The right to vote is a fundamental political right, preservative of all other rights. So said the Supreme Court more than 130 years ago.
Yet, for the last decade, the court has abandoned this foundational principle.
The harm it allowed through the 2013 Shelby County v. Holder decision was easily predicted.
For decades, the Voting Rights Act (VRA) of 1965 blocked discriminatory voting laws before they could take effect.
It served as a bulwark against the forces that had, throughout our history, sought to silence and suppress the voices of millions of voters of color—from Latino voters in California, to Native American voters in South Dakota, to Black voters throughout the South, including in my home state of Alabama.
The law worked.
A study by the Brennan Center for Justice showed that, during a 24-year period of its coverage, the VRA blocked more than 1,000 proposed discriminatory changes to voting laws across the country.
When the court agreed to hear arguments in Shelby County, the threat to the VRA was evident.
Amicus briefs from Black elected officials in Alabama, veterans of the civil rights movement from Mississippi, constitutional scholars, the American Bar Association, and even Republicans members of the House of Representatives all warned the court of the dangers of weakening the VRA.
By a slim, 5-to-4 majority, the court disregarded these warnings.
In one of the most damaging decisions to our democracy in our nation’s history, the court gutted the Voting Rights Act. The Shelby County decision eliminated the VRA’s ability to prevent states and municipalities from enacting discriminatory voting laws.
Unsurprisingly, the flood gates opened. Immediately.
Within 24 hours of the ruling, Texas announced it would implement a restrictive voting law that would have been blocked by the VRA.
Within days, Alabama announced it would move to enforce a restrictive voter law it had previously refrained from submitting to VRA scrutiny.
In North Carolina, the state legislature enacted a law that a federal judge found to have targeted Black voters with “almost surgical precision.”

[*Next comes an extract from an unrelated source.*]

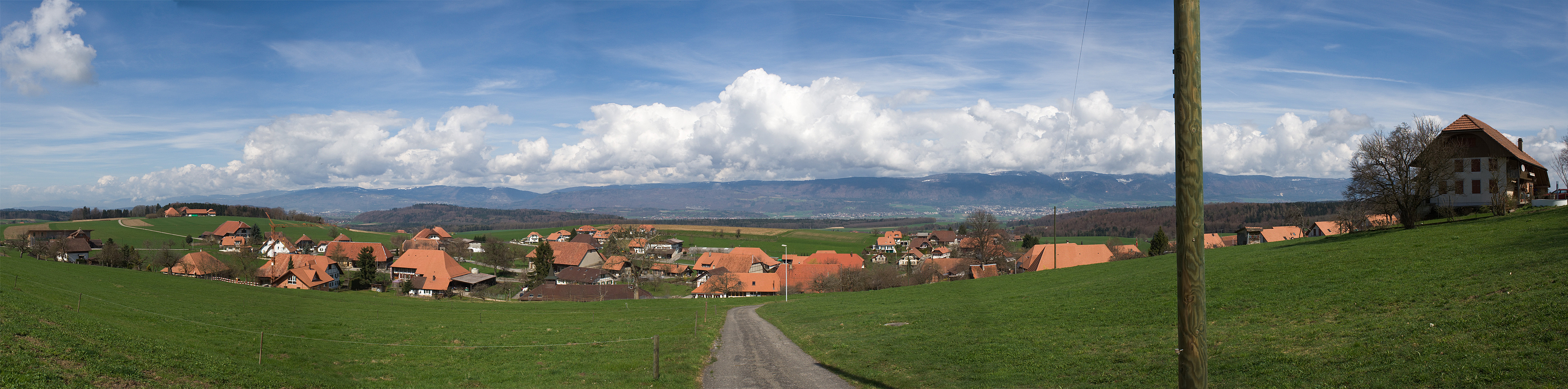 Panorama von Biezwil, Schweiz

These states weren’t alone. Following the decision, a wave of restrictive voting bills, extreme gerrymandering, voter roll purges, and polling location closings—all targeting voters of colors—swept the country.
Within five years of the decision, jurisdictions previously subject to VRA review purged voters from their rolls at a significantly higher rate than other jurisdictions.

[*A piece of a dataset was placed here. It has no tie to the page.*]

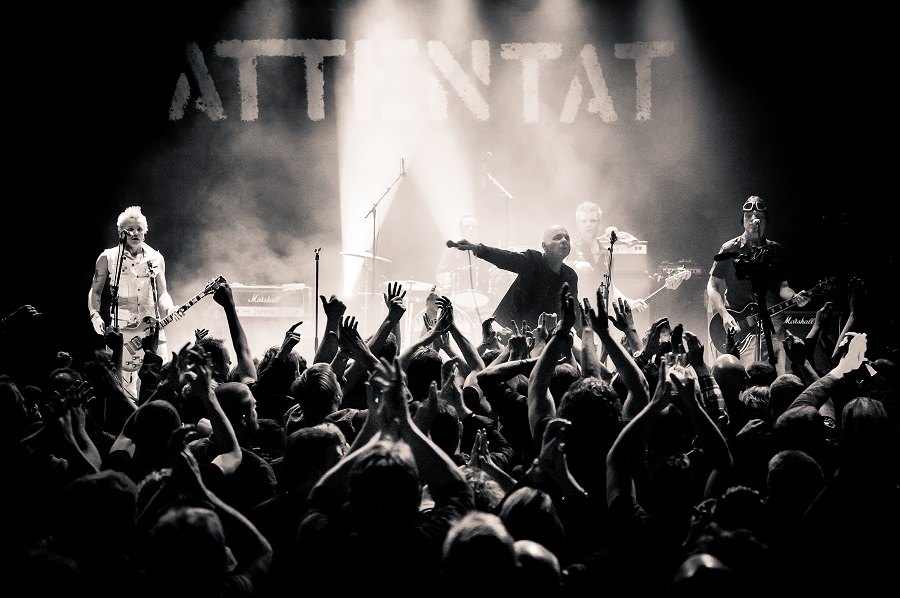 Attentat på Pusterviks scen i Göteborg, 9e Mars 2013

Within eight years, one state alone—Texas—closed at least 750 polling locationsthat were disproportionately in neighborhoods with high percentages of voters of color.
Through it all, pro-voter advocates and lawmakers have not stopped fighting to protect our right to vote.
Earlier this month, another Supreme Court decision has given us reason to hope.
In Allen v. Milligan, the Supreme Court deviated from its recent anti-voter decisions and affirmed that Alabama had racially gerrymandered its congressional map.
Black Alabamians, who had been denied the opportunity engage equally and meaningfully in congressional elections will now have fair districts and the ability to have their voices heard in Congress.
This decision imperils racially gerrymandered districts around the country.
The Milligan decision is energizing. But it is far from enough.
We cannot rely on this Supreme Court, or the courts generally, to consistently protect our freedom to vote. We must, together, act.
Congress must pass the Freedom to Vote Act and the John R. Lewis Voting Rights Advancement Act. Together, these bills restore the Voting Rights Act and establish national standards that ensure all eligible Americans have access to the ballot, regardless of which state they live in.
We must also engage in robust voter education and outreach efforts, empowering communities with knowledge and resources to help overcome anti-voting barriers.
As we mark the 10-year anniversary of the Shelby decision, I’m convening civil rights and voting rights leaders at the historic 16th Street Baptist Church in Birmingham.
We’ll strategize on a path forward to reverse the damage caused by Shelby and other anti-voter attacks.
Our goal is to envision a pro-voter future, celebrate recent victories, energize the grassroots, and galvanize support for our legislative efforts.
Generations of Americans fought for the right to vote, many in my district, overcoming barriers and violence to move us forward in this fight for democracy. The people of Alabama and this country have marched, bled, been jailed, some even died, for that right to vote.
As a daughter of Selma, representative of Alabama’s 7th Congressional District, and ranking member of the House Administration Committee Elections Subcommittee, I know deeply the commitment that exists in this country to protect the right to vote and expand access to the ballot.
Our elections are the foundation of our democracy. They give everyone an equal voice in the systems that govern our lives. Together, we can ensure the sacred right to vote exists for all Americans.
Rep. Terri Sewell represents Alabama’s 7th Congressional district and is the Ranking Member of the elections Subcommittee on the House Administration Committee. She is the author of the John R. Lewis Voting Rights Advancement Act.